(Input data Opens)
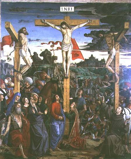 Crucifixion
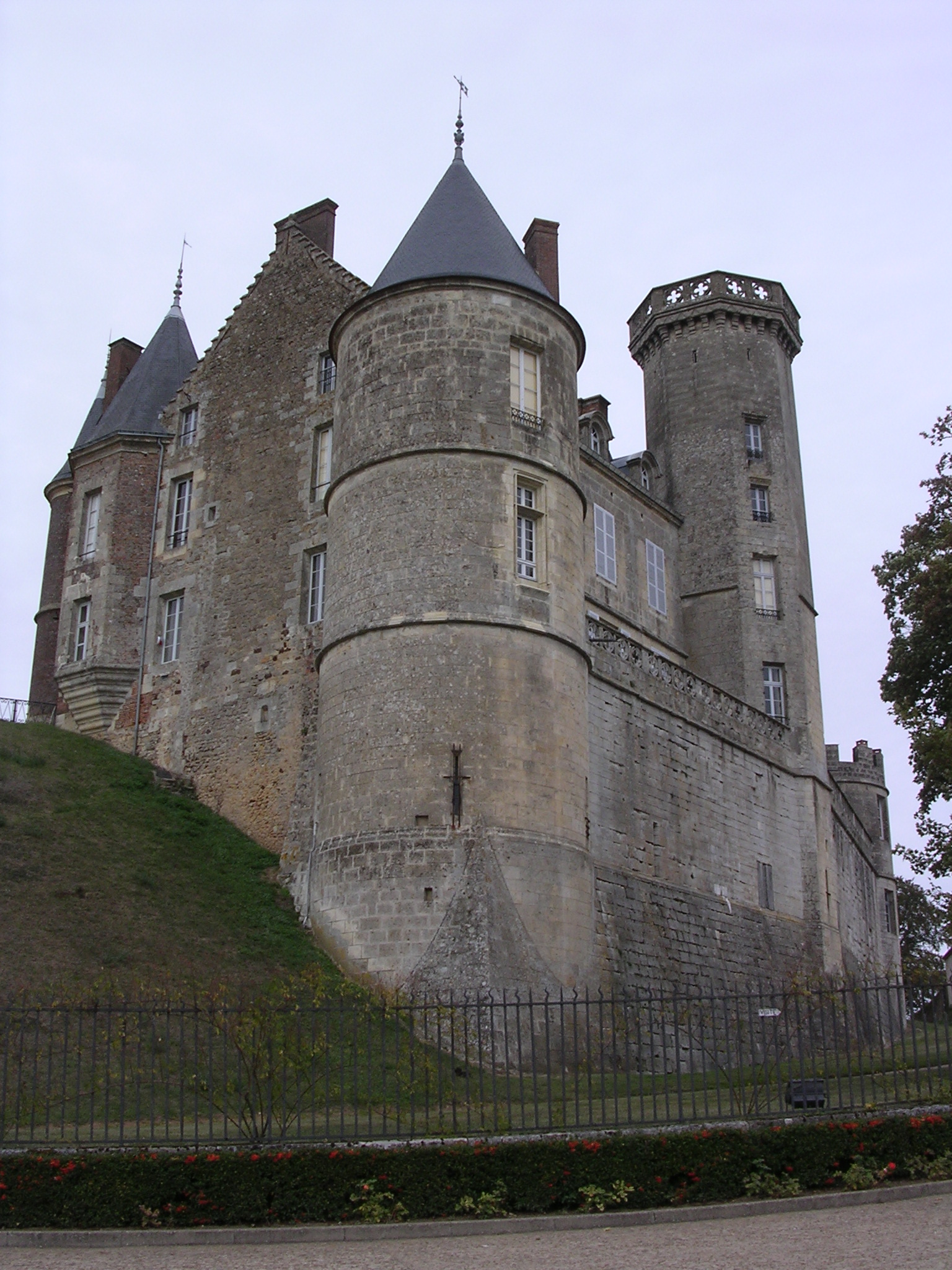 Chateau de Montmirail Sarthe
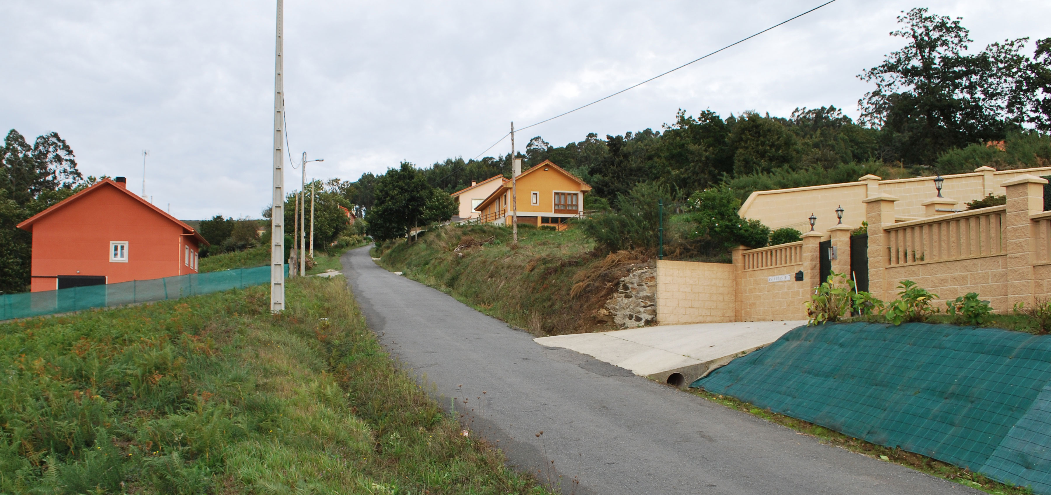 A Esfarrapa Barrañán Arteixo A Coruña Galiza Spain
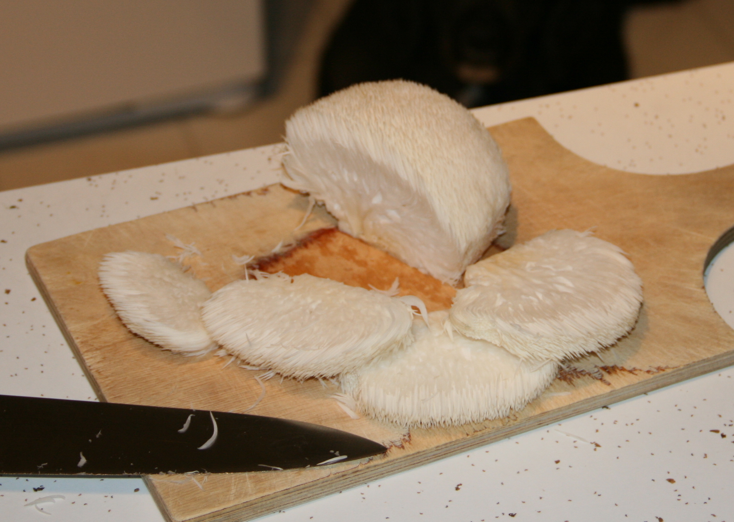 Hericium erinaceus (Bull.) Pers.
(Input data Closes)
With the pictures excluded, retype exactly the lines from the one containing "A Esfarrapa Barrañán" through the last line of the listing, both ends included.

▶ [Problem solution]:
 A Esfarrapa Barrañán Arteixo A Coruña Galiza Spain
 Hericium erinaceus (Bull.) Pers.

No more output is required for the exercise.